» **WHAT YOU WILL DO**
What is the number of lines in the data below that contain "ДДиЮ"? Reply with the number only.

==== EXERCISE DATA

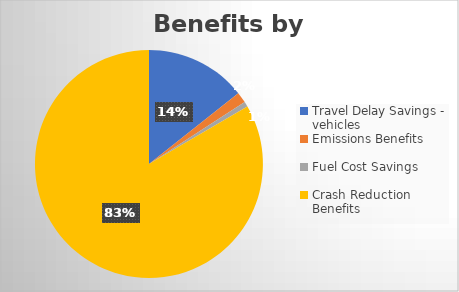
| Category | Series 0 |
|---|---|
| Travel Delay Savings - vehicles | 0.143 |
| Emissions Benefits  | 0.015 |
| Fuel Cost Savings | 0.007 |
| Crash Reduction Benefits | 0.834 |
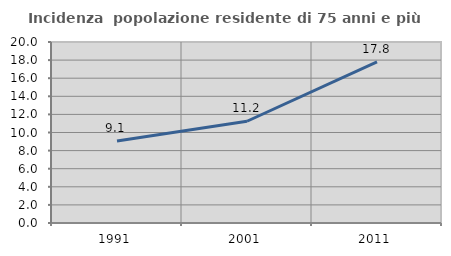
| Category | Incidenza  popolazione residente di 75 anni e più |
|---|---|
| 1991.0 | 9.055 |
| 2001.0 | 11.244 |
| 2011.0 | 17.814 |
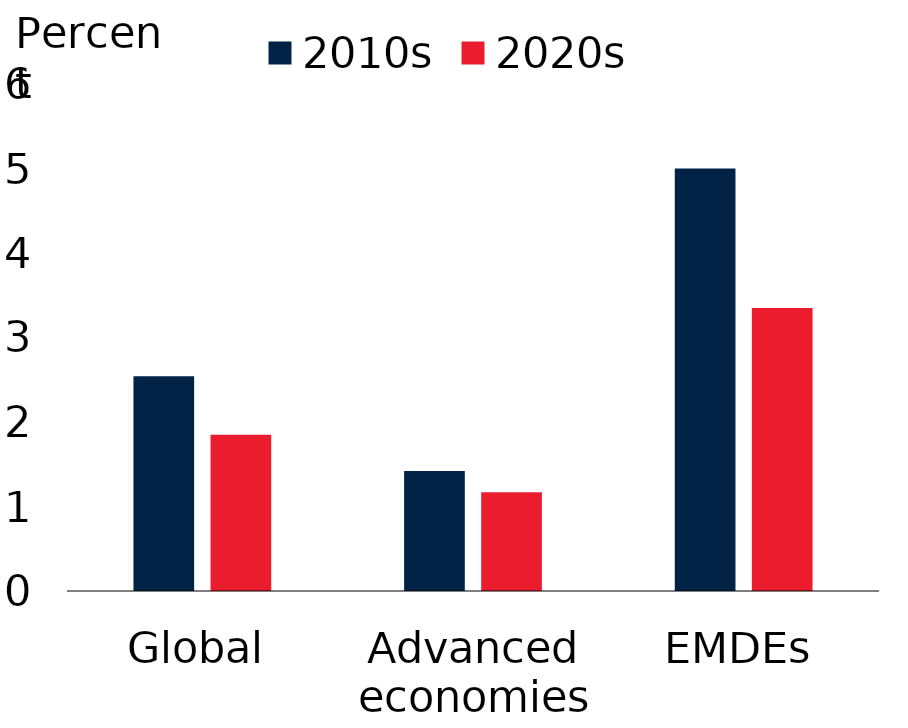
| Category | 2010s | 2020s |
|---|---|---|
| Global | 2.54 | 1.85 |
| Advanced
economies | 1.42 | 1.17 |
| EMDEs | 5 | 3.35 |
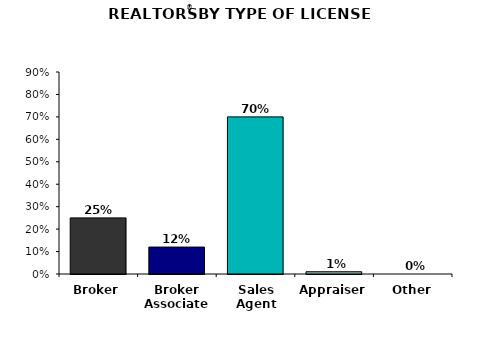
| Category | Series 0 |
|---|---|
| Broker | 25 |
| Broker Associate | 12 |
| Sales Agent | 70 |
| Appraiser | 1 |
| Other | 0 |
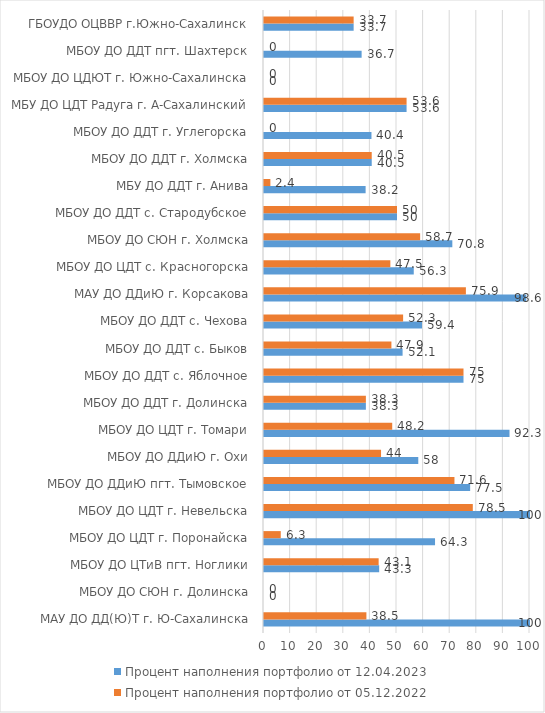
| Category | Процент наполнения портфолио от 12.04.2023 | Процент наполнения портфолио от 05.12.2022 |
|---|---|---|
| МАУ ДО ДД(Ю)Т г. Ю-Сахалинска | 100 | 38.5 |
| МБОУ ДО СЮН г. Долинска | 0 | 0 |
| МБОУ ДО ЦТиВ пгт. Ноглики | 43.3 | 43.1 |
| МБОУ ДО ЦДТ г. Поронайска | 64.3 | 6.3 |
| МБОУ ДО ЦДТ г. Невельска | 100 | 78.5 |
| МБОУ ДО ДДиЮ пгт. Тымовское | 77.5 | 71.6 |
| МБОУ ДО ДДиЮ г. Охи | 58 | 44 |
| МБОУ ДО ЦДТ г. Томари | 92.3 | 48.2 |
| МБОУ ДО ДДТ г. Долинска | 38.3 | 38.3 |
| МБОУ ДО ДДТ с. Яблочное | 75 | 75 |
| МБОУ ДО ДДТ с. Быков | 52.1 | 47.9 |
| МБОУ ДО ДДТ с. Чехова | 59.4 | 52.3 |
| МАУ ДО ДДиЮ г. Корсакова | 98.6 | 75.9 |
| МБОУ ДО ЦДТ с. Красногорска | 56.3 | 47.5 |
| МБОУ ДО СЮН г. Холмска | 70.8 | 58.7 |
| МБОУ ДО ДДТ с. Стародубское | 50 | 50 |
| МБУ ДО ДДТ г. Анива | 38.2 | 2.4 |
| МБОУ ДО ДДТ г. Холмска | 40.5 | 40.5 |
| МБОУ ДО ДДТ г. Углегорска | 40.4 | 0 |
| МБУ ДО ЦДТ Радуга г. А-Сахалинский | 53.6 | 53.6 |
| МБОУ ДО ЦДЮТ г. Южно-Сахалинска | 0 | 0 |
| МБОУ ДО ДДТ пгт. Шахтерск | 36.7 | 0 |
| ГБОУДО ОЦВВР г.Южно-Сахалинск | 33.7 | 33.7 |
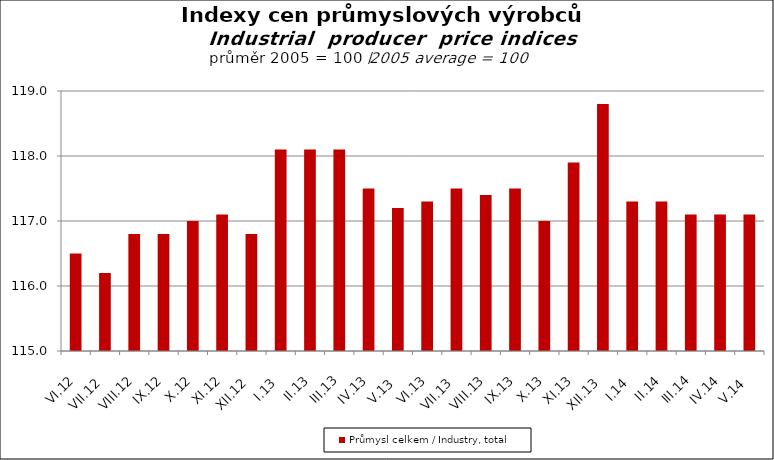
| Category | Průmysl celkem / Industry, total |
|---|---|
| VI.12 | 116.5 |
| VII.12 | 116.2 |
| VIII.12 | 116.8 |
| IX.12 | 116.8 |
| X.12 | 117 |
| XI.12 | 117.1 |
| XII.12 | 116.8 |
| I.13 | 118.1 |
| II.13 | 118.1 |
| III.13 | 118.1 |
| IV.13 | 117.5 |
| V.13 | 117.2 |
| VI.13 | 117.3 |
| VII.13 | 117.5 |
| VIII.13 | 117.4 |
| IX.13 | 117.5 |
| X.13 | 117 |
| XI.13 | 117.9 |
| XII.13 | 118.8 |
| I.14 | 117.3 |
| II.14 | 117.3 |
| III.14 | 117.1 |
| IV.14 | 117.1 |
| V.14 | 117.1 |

========

» **WRITTEN SOLUTION**
3